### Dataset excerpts
★ ★ ★ ★

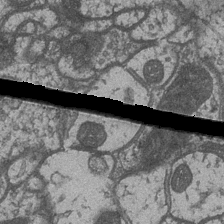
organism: Drosophila
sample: Optic medulla
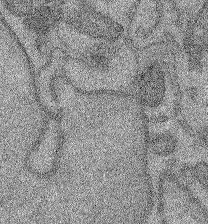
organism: Human
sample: HeLa cells
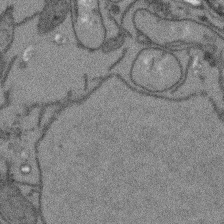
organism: Arabidopsis thaliana
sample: Root tip
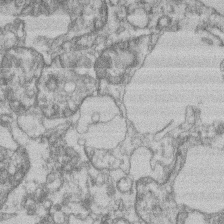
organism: Mouse
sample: T cell stromal cell synapse
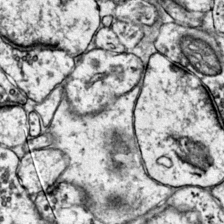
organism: Mouse
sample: Primary visual cortex
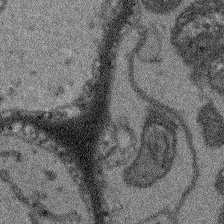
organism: Arabidopsis thaliana
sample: Root tip
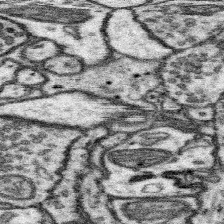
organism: Mouse
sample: Somatosensory cortex neuropil
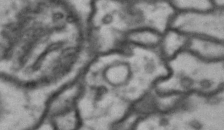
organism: Drosophila
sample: Brain
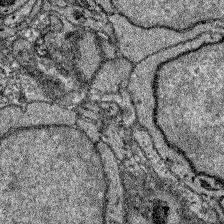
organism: Zebrafish
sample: Larval olfactory bulb
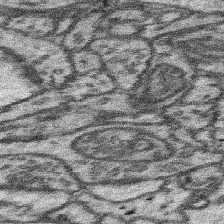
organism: Mouse
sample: Somatosensory cortex neuropil
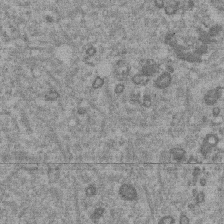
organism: Mouse
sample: Dividing mouse embryo 1 cell stage
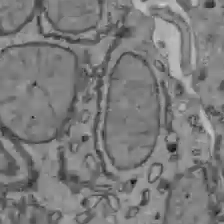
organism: C57BL Mouse
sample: Liver
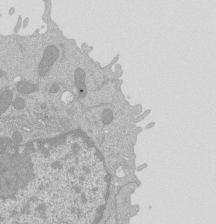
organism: Mouse
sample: Activated Pmel transgenic CD8+ T Cells
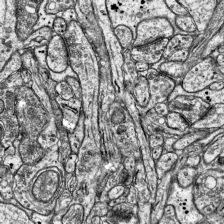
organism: Mouse
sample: Visual Cortex
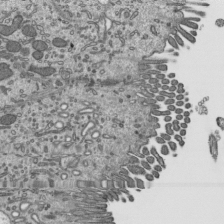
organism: Mouse
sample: Mouse epididymis efferent ductule cilia
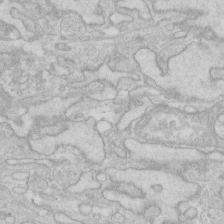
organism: Human
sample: Fibroblast cells
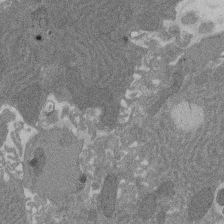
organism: Rat
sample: Salivary granule
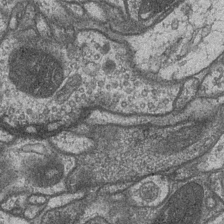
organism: Drosophila
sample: Optic medulla
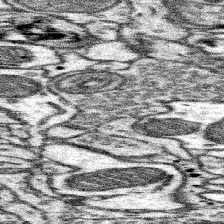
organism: Mouse
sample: Somatosensory cortex neuropil
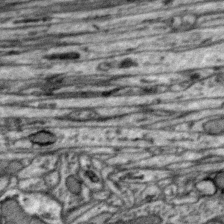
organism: Zebra finch
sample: Brain
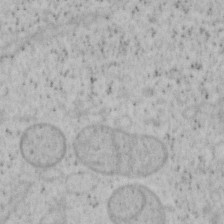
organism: Human
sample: HeLa cells
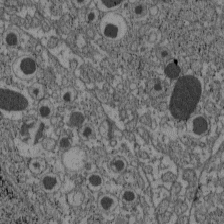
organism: C57BL Mouse
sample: Pancreatic islet
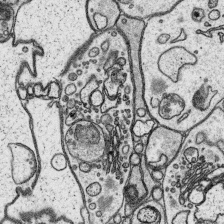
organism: Platynereis dumerilii
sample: Parapodia
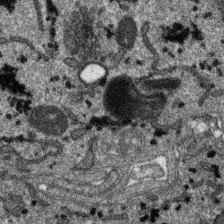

★ ★ ★ ★

Please print every record exactly, leaving out the pictures.

organism: Drosophila
sample: Optic medulla
organism: Human
sample: HeLa cells
organism: Arabidopsis thaliana
sample: Root tip
organism: Mouse
sample: T cell stromal cell synapse
organism: Mouse
sample: Primary visual cortex
organism: Arabidopsis thaliana
sample: Root tip
organism: Mouse
sample: Somatosensory cortex neuropil
organism: Drosophila
sample: Brain
organism: Zebrafish
sample: Larval olfactory bulb
organism: Mouse
sample: Somatosensory cortex neuropil
organism: Mouse
sample: Dividing mouse embryo 1 cell stage
organism: C57BL Mouse
sample: Liver
organism: Mouse
sample: Activated Pmel transgenic CD8+ T Cells
organism: Mouse
sample: Visual Cortex
organism: Mouse
sample: Mouse epididymis efferent ductule cilia
organism: Human
sample: Fibroblast cells
organism: Rat
sample: Salivary granule
organism: Drosophila
sample: Optic medulla
organism: Mouse
sample: Somatosensory cortex neuropil
organism: Zebra finch
sample: Brain
organism: Human
sample: HeLa cells
organism: C57BL Mouse
sample: Pancreatic islet
organism: Platynereis dumerilii
sample: Parapodia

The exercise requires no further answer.